I have a very frustrating issue with ISE 2.2 (patch 3).
When I run the downloaded Cisco Supplicant Provisioning Wizard (SPW) (MacOsXSP version 2.1.0.42) file it fails with "An SSL error has occured and a secure connection to the server cannot be made." and then quickly changes to "Unable to download Profile".
This is happening on 2 seperate ISE deployment, one standalone and one distributed. Other devices on-board ok. Certs on the distributed system are VeriSign signed.
Having the same problem on 2 different MacBooks
Any ideas before I raise a TAC?
11-02-2017 04:49 PM
has anyone found a resolution for this issue?
11-03-2017 07:24 AM - edited 11-03-2017 08:43 AM
I would go look if there's a new SPW package for MacOS available in ISE. There could be differences in your MacOS version that requires a newer SPW version.
11-08-2017 06:01 AM
Tried the latest SPW - MacOsXSPWizard 2.3.0.43 - and this also fails with the same.

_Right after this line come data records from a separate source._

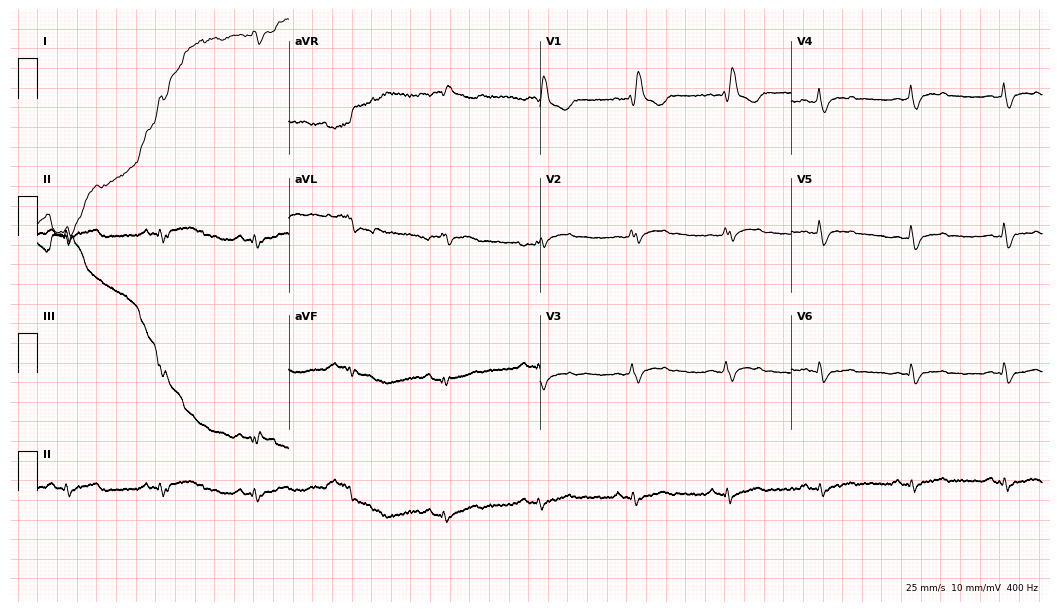
Electrocardiogram (10.2-second recording at 400 Hz), a 59-year-old man. Interpretation includes right bundle branch block (RBBB).
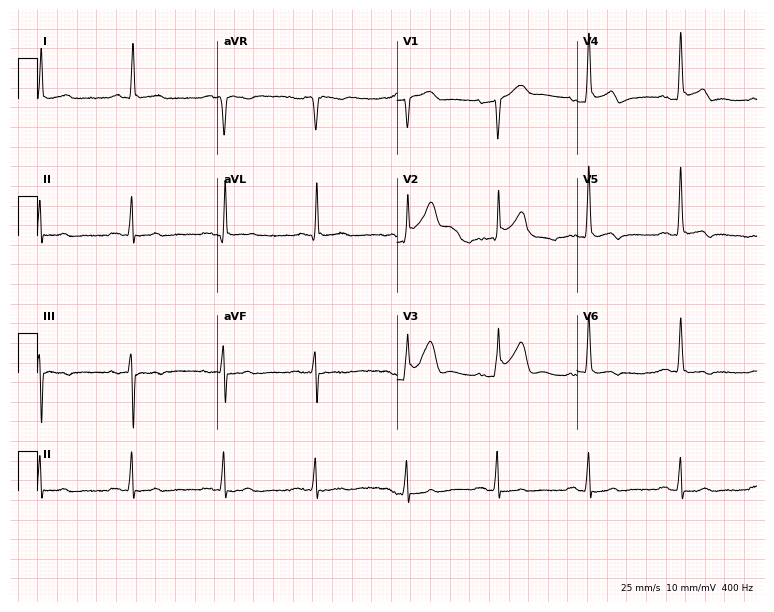
Resting 12-lead electrocardiogram (7.3-second recording at 400 Hz). Patient: a 74-year-old male. None of these six findings is recorded: first-degree AV block, right bundle branch block, left bundle branch block, sinus bradycardia, atrial fibrillation, sinus tachycardia. Only these six findings were labelled.
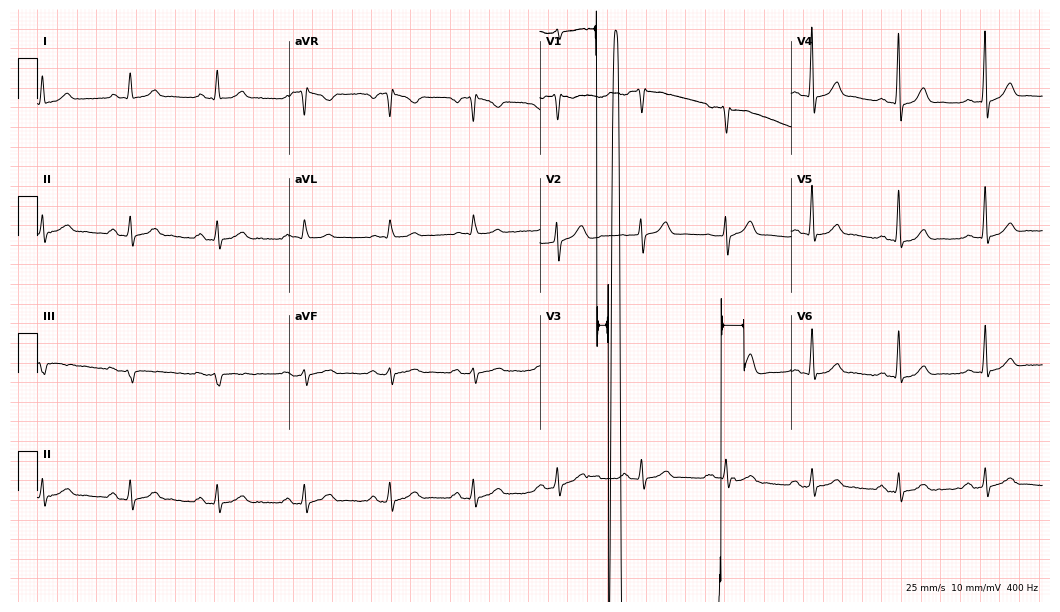
12-lead ECG from a man, 62 years old (10.2-second recording at 400 Hz). Recorded interpretation: within normal limits.
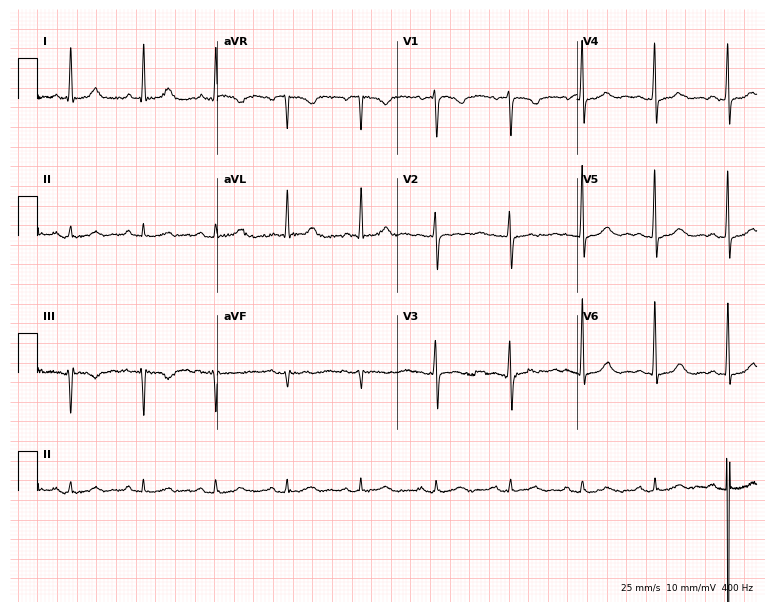
12-lead ECG from a female patient, 56 years old (7.3-second recording at 400 Hz). Recorded interpretation: within normal limits.
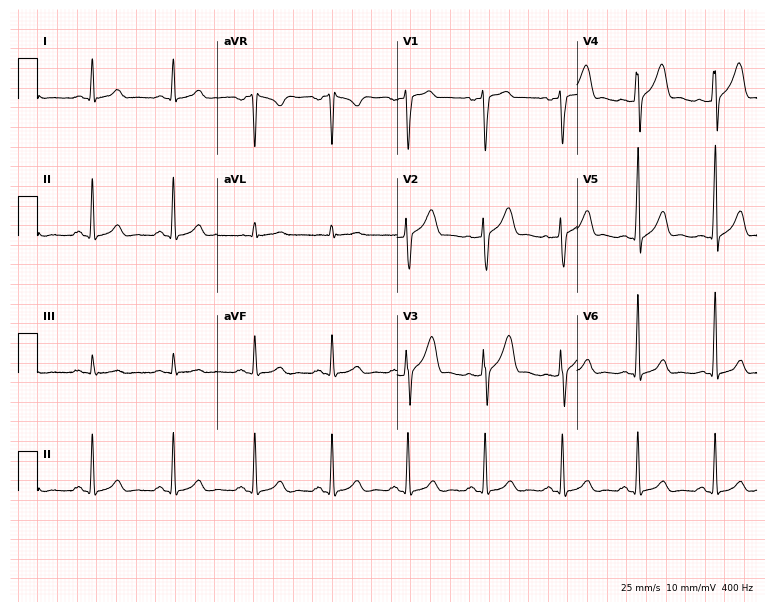
ECG (7.3-second recording at 400 Hz) — a man, 40 years old. Labelled as a normal ECG.
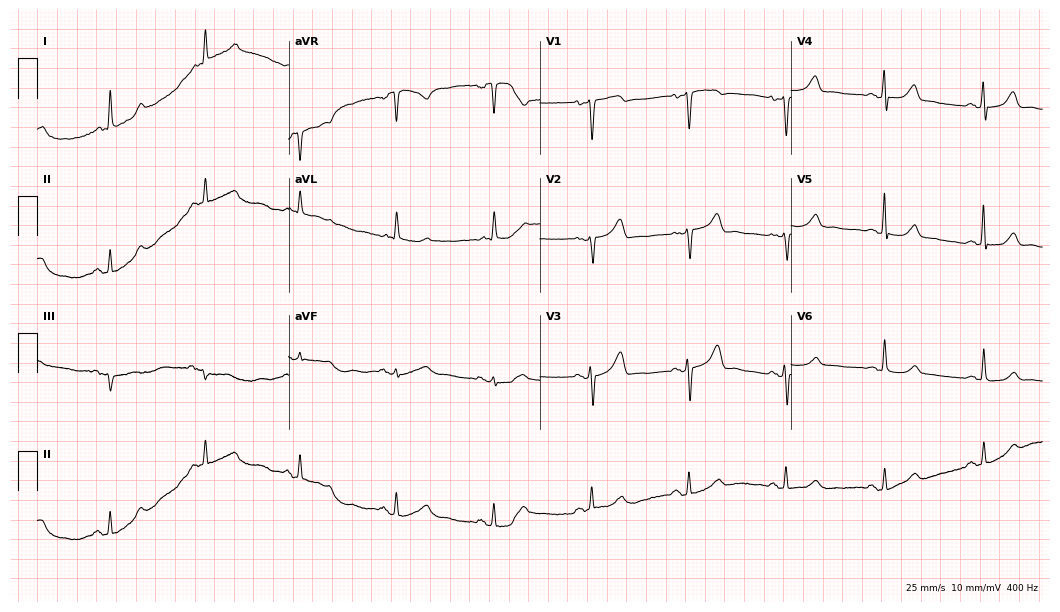
Resting 12-lead electrocardiogram. Patient: a female, 67 years old. Read as a normal ECG.
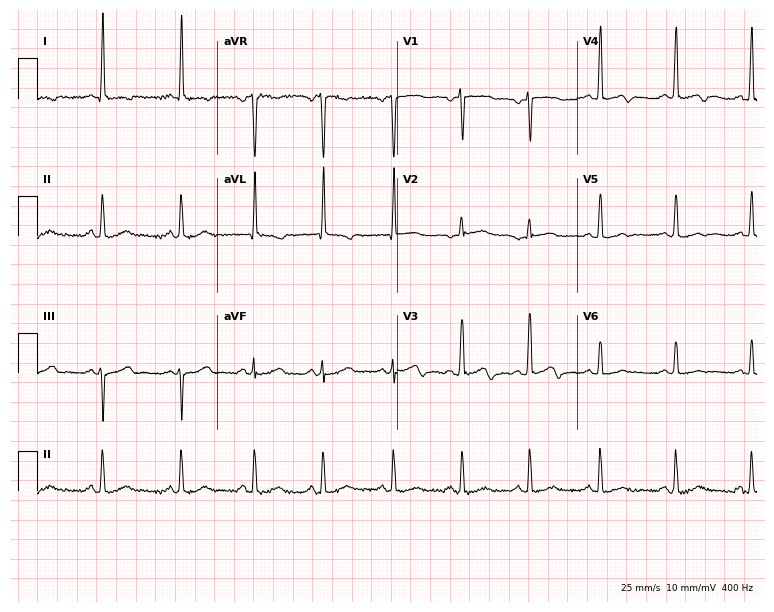
12-lead ECG from a female patient, 52 years old (7.3-second recording at 400 Hz). No first-degree AV block, right bundle branch block, left bundle branch block, sinus bradycardia, atrial fibrillation or sinus tachycardia recorded for this tracing. Other findings, if any, are not listed.
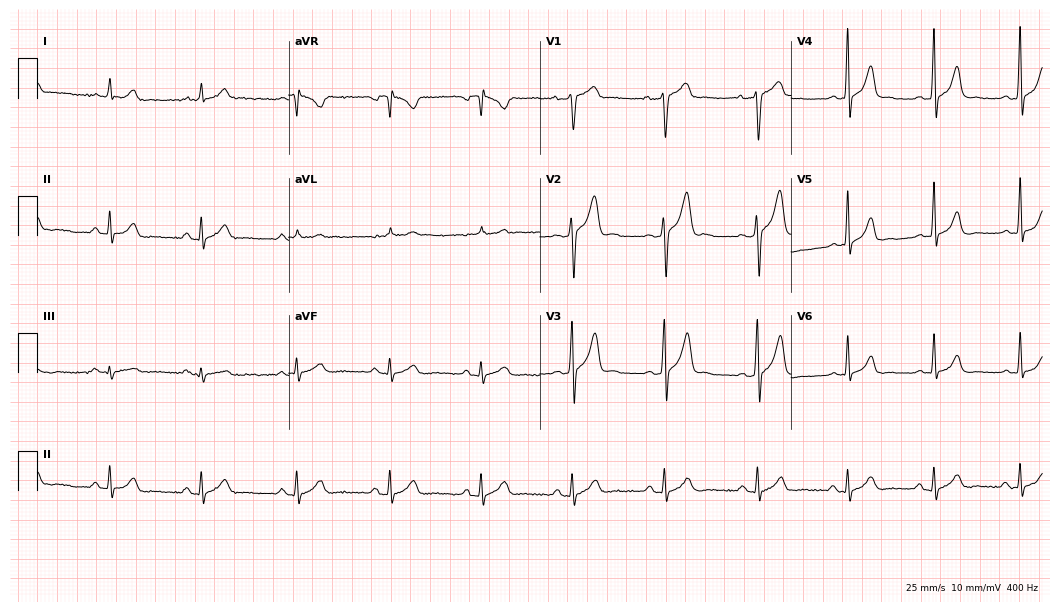
Resting 12-lead electrocardiogram. Patient: a male, 32 years old. Read as a normal ECG.
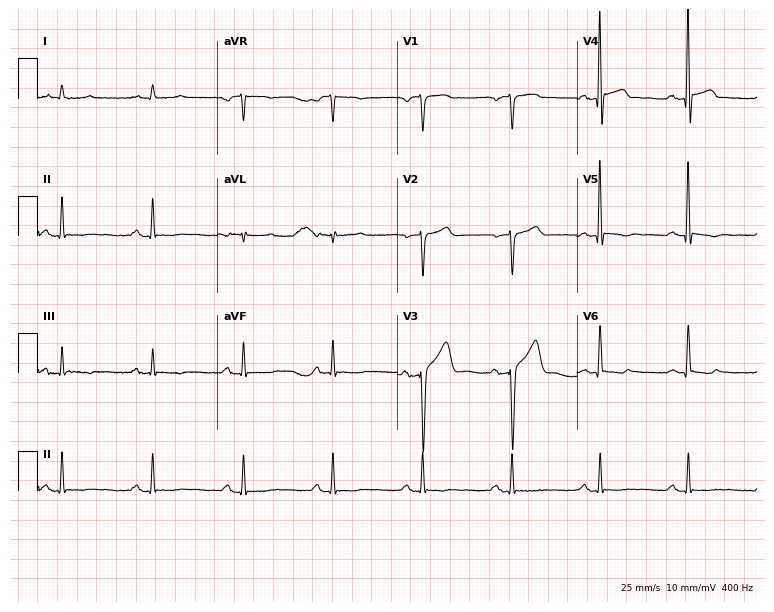
Standard 12-lead ECG recorded from a 57-year-old man (7.3-second recording at 400 Hz). None of these six findings is recorded: first-degree AV block, right bundle branch block, left bundle branch block, sinus bradycardia, atrial fibrillation, sinus tachycardia.
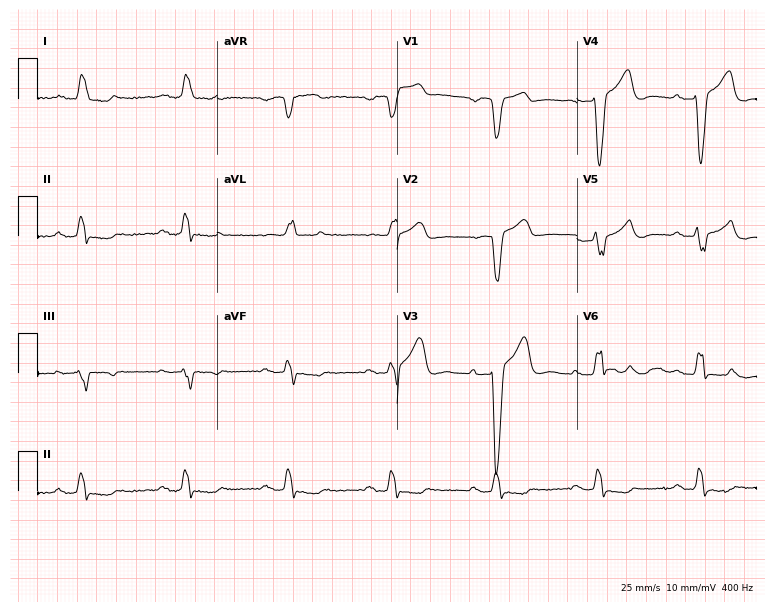
12-lead ECG (7.3-second recording at 400 Hz) from a male patient, 70 years old. Findings include left bundle branch block (LBBB).
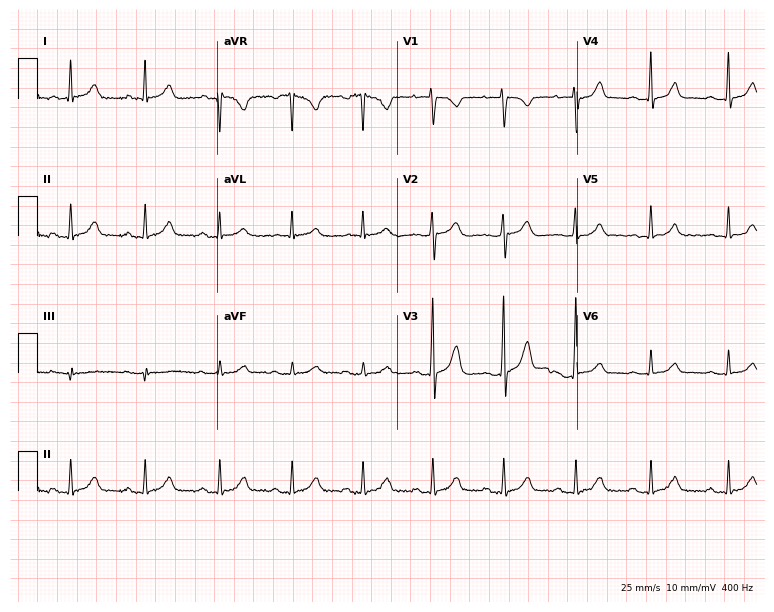
12-lead ECG from a female, 56 years old. Shows first-degree AV block.

11-08-2017 06:18 AM - edited 11-08-2017 06:19 AM
New with Mac high sierra is ATS (App Transport Security) which requires the App to support best practice HTTPS security which could be modified (but not recommended) in the Info.plist file on the mac. I tried the latest SPW also with the same results you had.
11-08-2017 09:29 AM
SOLVED: When the SPW connects to the ISE it does this over port 8905 and uses the PSN Admin certificate (there can only be one Admin tagged cert) to validate the SSL connection. I both my cases the Admin tagged certificate was self-signed which the MacBook does not like. The Admin tagged cert has to be signed by a (public preferably) Certificate Authority (CA).
Either change the Admin tag to another signed cert (just a tick-box on the cert exercise then the ISE reboots) or have your Admin tagged cert signed by a CA.
Discover and save your favorite ideas. Come back to expert answers, step-by-step guides, recent topics, and more.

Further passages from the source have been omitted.